Я была уверена, что все предусмотрела, и все-таки забыла про одно важное обстоятельство. Когда Талейран был гофмейстером, он внес мое имя в список гостей двора. Теперь, хотя он уже потерял этот пост, мое имя по-прежнему оставалось включенным в протокол и во все полагающиеся списки. Таким образом, я совершенно неожиданно получила приглашение присутствовать на неофициальном приеме императора в Тюильри. И решила отправиться на этот прием. Поскольку в мои планы входил незаметный отъезд из Парижа, будет лучше, если я как ни в чем не бывало появлюсь в Тюильри – мое отсутствие на приеме может вызвать нежелательный интерес к моей персоне.
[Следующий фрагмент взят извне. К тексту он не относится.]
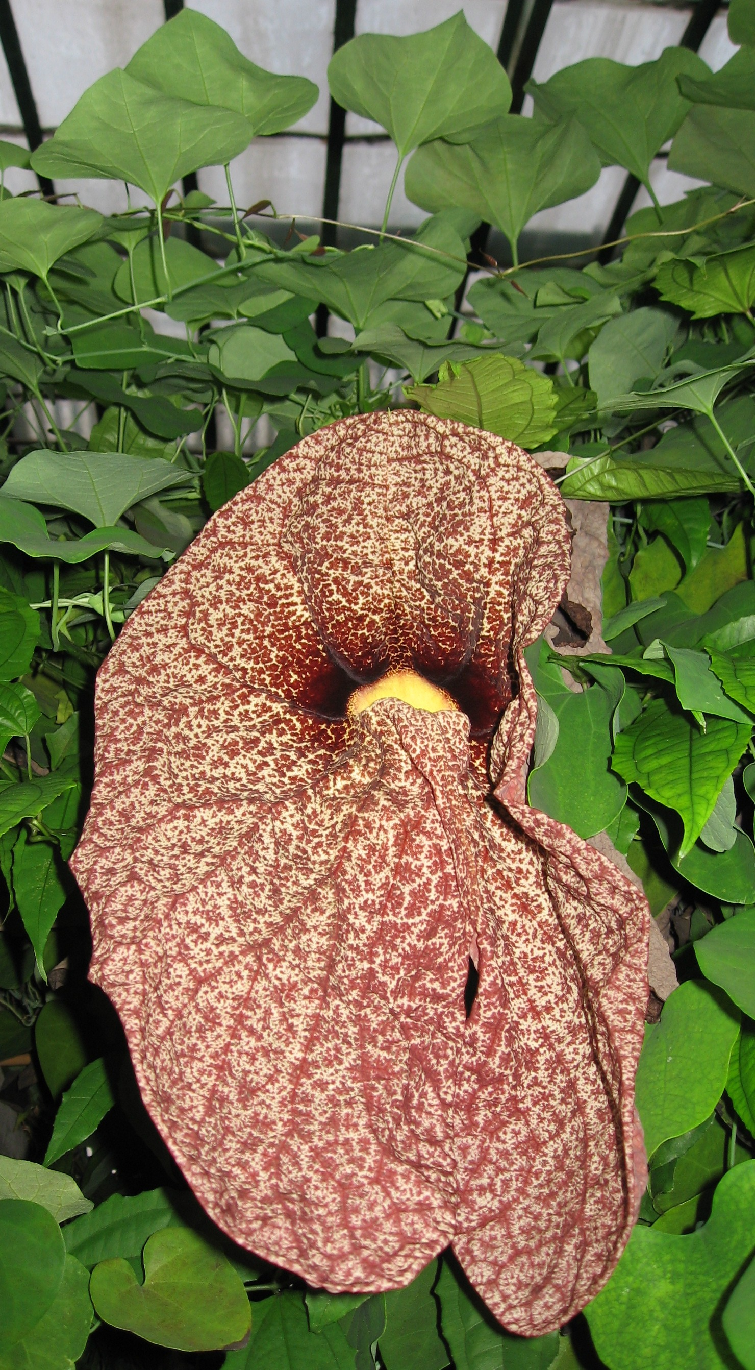 Aristolochia gigantea in Serres d'Auteuil
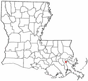 Volapük: Topam in tat: Louisiana.

Ну, а мое тщеславие, которое на этот раз привело к катастрофическим последствиям, побудило меня придать своей внешности особо эффектный вид для прощального появления при императорском дворе. Я выбрала для этого случая шелковое платье цвета шампанского с серебряной и золотой вышитой отделкой вокруг довольно открытого декольте, рукавов и подола. В волосы были вплетены нити жемчуга, в ушах сверкали подаренные Талейраном серьги из продолговатых жемчужин. На веки я нанесла золотую краску, а лицо, грудь и руки припудрила желтым мерцающим порошком. Наброшенная на плечи накидка из золотой переливающейся ткани завершала мой туалет. Когда на меня падал свет, я была похожа на позолоченную Венеру.
Неофициальный прием императора очень мало чем отличался от больших приемов при дворе. Все гости точно так же ждали, тихо перешептываясь между собой, этого важного момента, когда двойные двери распахнутся и через них в зал войдет императорская чета. Вокруг я увидела очень мало знакомых лиц. Паолина на этот раз не присутствовала. Возможно, она навлекла на себя гнев своего строгого брата-императора из-за какого-нибудь нового любовника. Чего доброго, укрывшись в каком-нибудь отдаленном уголке, она небось вовсю удовлетворяет сейчас свои желания и капризы, время от времени погружаясь в мнимые болезни.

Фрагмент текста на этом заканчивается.